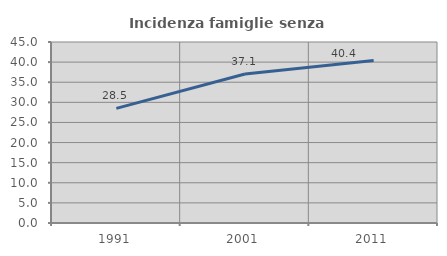
| Category | Incidenza famiglie senza nuclei |
|---|---|
| 1991.0 | 28.504 |
| 2001.0 | 37.052 |
| 2011.0 | 40.391 |
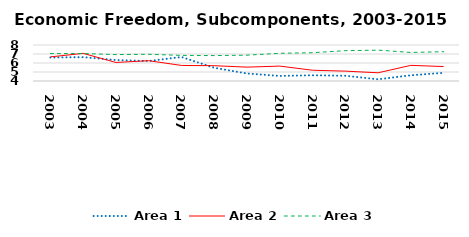
| Category | Area 1 | Area 2 | Area 3 |
|---|---|---|---|
| 2003.0 | 6.609 | 6.68 | 7.049 |
| 2004.0 | 6.65 | 7.069 | 7.051 |
| 2005.0 | 6.327 | 6.061 | 6.935 |
| 2006.0 | 6.218 | 6.256 | 6.968 |
| 2007.0 | 6.666 | 5.728 | 6.846 |
| 2008.0 | 5.468 | 5.701 | 6.825 |
| 2009.0 | 4.834 | 5.541 | 6.87 |
| 2010.0 | 4.56 | 5.656 | 7.079 |
| 2011.0 | 4.637 | 5.195 | 7.143 |
| 2012.0 | 4.581 | 5.097 | 7.372 |
| 2013.0 | 4.189 | 4.912 | 7.429 |
| 2014.0 | 4.637 | 5.738 | 7.172 |
| 2015.0 | 4.908 | 5.603 | 7.255 |
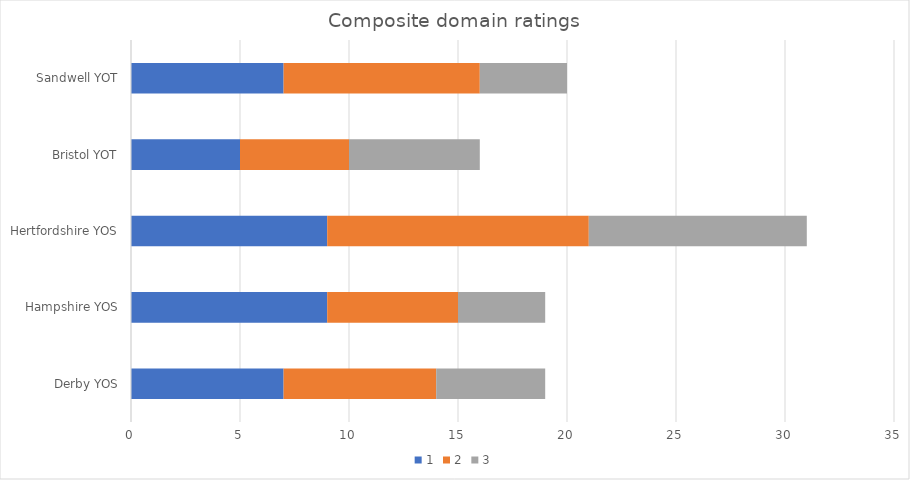
| Category | 1 | 2 | 3 |
|---|---|---|---|
| Derby YOS | 7 | 7 | 5 |
| Hampshire YOS | 9 | 6 | 4 |
| Hertfordshire YOS | 9 | 12 | 10 |
| Bristol YOT | 5 | 5 | 6 |
| Sandwell YOT | 7 | 9 | 4 |
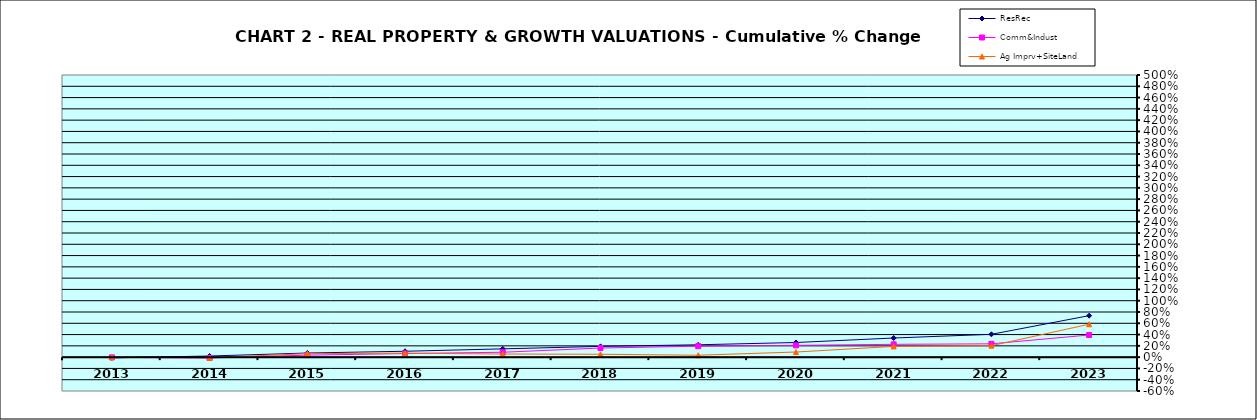
| Category | ResRec | Comm&Indust | Ag Imprv+SiteLand |
|---|---|---|---|
| 2013.0 | -0.013 | -0.004 | 0 |
| 2014.0 | 0.02 | -0.014 | -0.012 |
| 2015.0 | 0.073 | 0.035 | 0.062 |
| 2016.0 | 0.104 | 0.063 | 0.072 |
| 2017.0 | 0.147 | 0.087 | 0.055 |
| 2018.0 | 0.191 | 0.162 | 0.051 |
| 2019.0 | 0.219 | 0.194 | 0.034 |
| 2020.0 | 0.259 | 0.209 | 0.091 |
| 2021.0 | 0.339 | 0.227 | 0.19 |
| 2022.0 | 0.405 | 0.236 | 0.204 |
| 2023.0 | 0.735 | 0.392 | 0.583 |
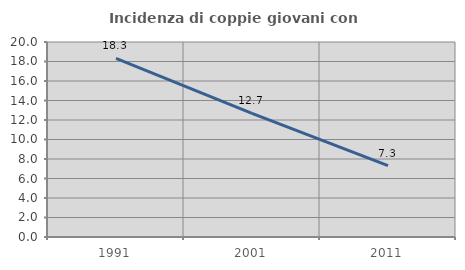
| Category | Incidenza di coppie giovani con figli |
|---|---|
| 1991.0 | 18.329 |
| 2001.0 | 12.675 |
| 2011.0 | 7.321 |
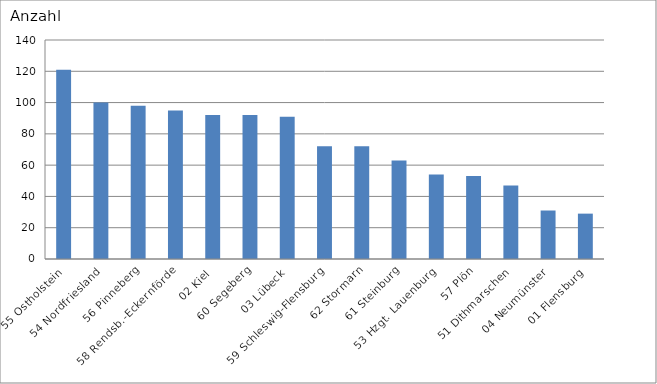
| Category | 55 Ostholstein 54 Nordfriesland 56 Pinneberg 58 Rendsb.-Eckernförde 02 Kiel 60 Segeberg 03 Lübeck 59 Schleswig-Flensburg 62 Stormarn 61 Steinburg 53 Hzgt. Lauenburg 57 Plön 51 Dithmarschen 04 Neumünster 01 Flensburg |
|---|---|
| 55 Ostholstein | 121 |
| 54 Nordfriesland | 100 |
| 56 Pinneberg | 98 |
| 58 Rendsb.-Eckernförde | 95 |
| 02 Kiel | 92 |
| 60 Segeberg | 92 |
| 03 Lübeck | 91 |
| 59 Schleswig-Flensburg | 72 |
| 62 Stormarn | 72 |
| 61 Steinburg | 63 |
| 53 Hzgt. Lauenburg | 54 |
| 57 Plön | 53 |
| 51 Dithmarschen | 47 |
| 04 Neumünster | 31 |
| 01 Flensburg | 29 |
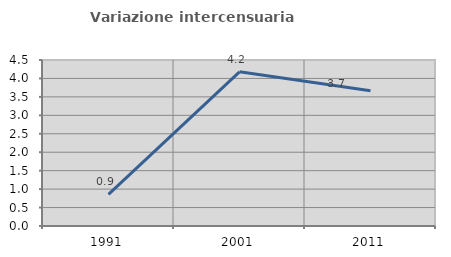
| Category | Variazione intercensuaria annua |
|---|---|
| 1991.0 | 0.856 |
| 2001.0 | 4.18 |
| 2011.0 | 3.665 |
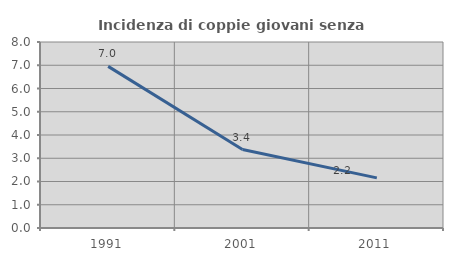
| Category | Incidenza di coppie giovani senza figli |
|---|---|
| 1991.0 | 6.952 |
| 2001.0 | 3.373 |
| 2011.0 | 2.156 |
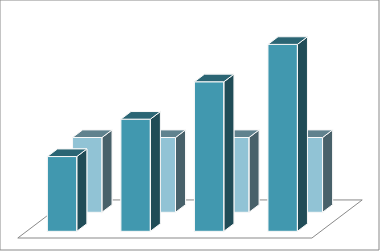
| Category | Series 1 | Series 2 |
|---|---|---|
| Point 1 | 10 | 10 |
| Point 2 | 15 | 10 |
| Point 3 | 20 | 10 |
| Point 4 | 25 | 10 |
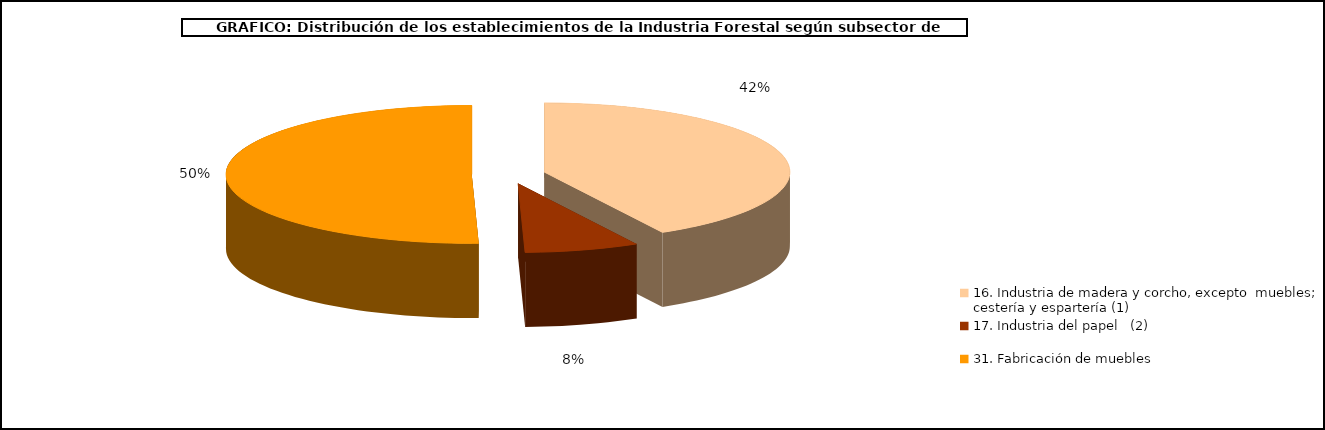
| Category | Series 0 |
|---|---|
| 16. Industria de madera y corcho, excepto  muebles; cestería y espartería (1) | 42.001 |
| 17. Industria del papel   (2) | 7.547 |
| 31. Fabricación de muebles  | 50.453 |
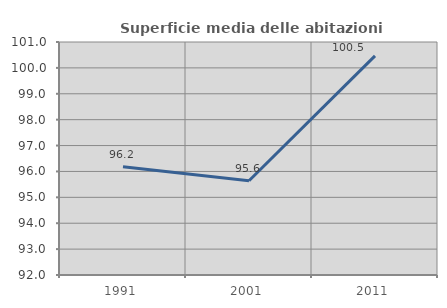
| Category | Superficie media delle abitazioni occupate |
|---|---|
| 1991.0 | 96.178 |
| 2001.0 | 95.642 |
| 2011.0 | 100.464 |
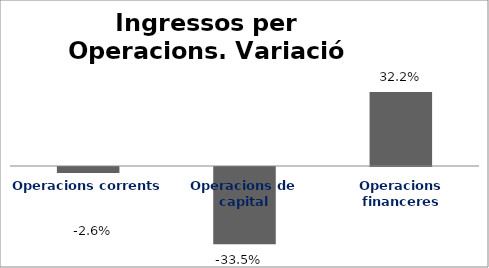
| Category | Series 0 |
|---|---|
| Operacions corrents | -0.026 |
| Operacions de capital | -0.335 |
| Operacions financeres | 0.322 |
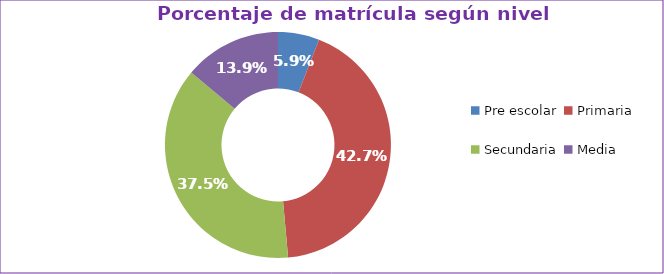
| Category | Series 0 |
|---|---|
| Pre escolar | 0.059 |
| Primaria | 0.427 |
| Secundaria | 0.375 |
| Media | 0.139 |
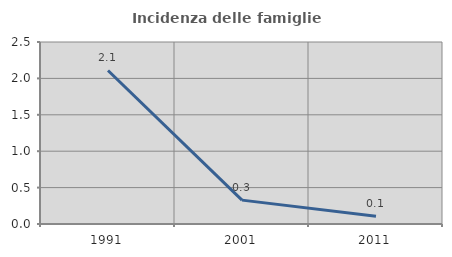
| Category | Incidenza delle famiglie numerose |
|---|---|
| 1991.0 | 2.109 |
| 2001.0 | 0.328 |
| 2011.0 | 0.105 |
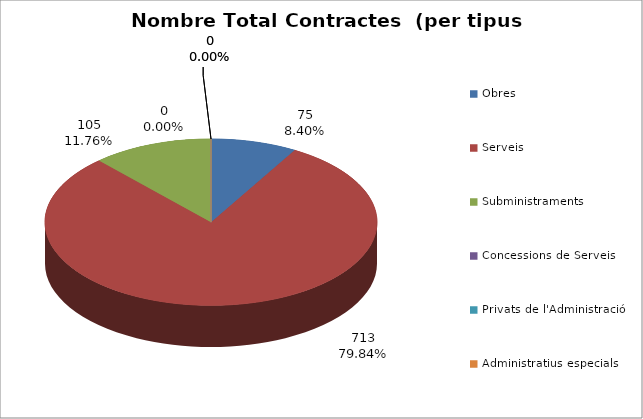
| Category | Nombre Total Contractes |
|---|---|
| Obres | 75 |
| Serveis | 713 |
| Subministraments | 105 |
| Concessions de Serveis | 0 |
| Privats de l'Administració | 0 |
| Administratius especials | 0 |

- - - - - - -

=== Task to carry out ===
Repeat exactly the lines from the one holding "abitazioni occupate |" through the last line of the entries, both included; the pictures do not belong in the copy.

=== Answer below ===
| Category | Superficie media delle abitazioni occupate |
|---|---|
| 1991.0 | 96.178 |
| 2001.0 | 95.642 |
| 2011.0 | 100.464 |
| Category | Series 0 |
|---|---|
| Operacions corrents | -0.026 |
| Operacions de capital | -0.335 |
| Operacions financeres | 0.322 |
| Category | Series 0 |
|---|---|
| Pre escolar | 0.059 |
| Primaria | 0.427 |
| Secundaria | 0.375 |
| Media | 0.139 |
| Category | Incidenza delle famiglie numerose |
|---|---|
| 1991.0 | 2.109 |
| 2001.0 | 0.328 |
| 2011.0 | 0.105 |
| Category | Nombre Total Contractes |
|---|---|
| Obres | 75 |
| Serveis | 713 |
| Subministraments | 105 |
| Concessions de Serveis | 0 |
| Privats de l'Administració | 0 |
| Administratius especials | 0 |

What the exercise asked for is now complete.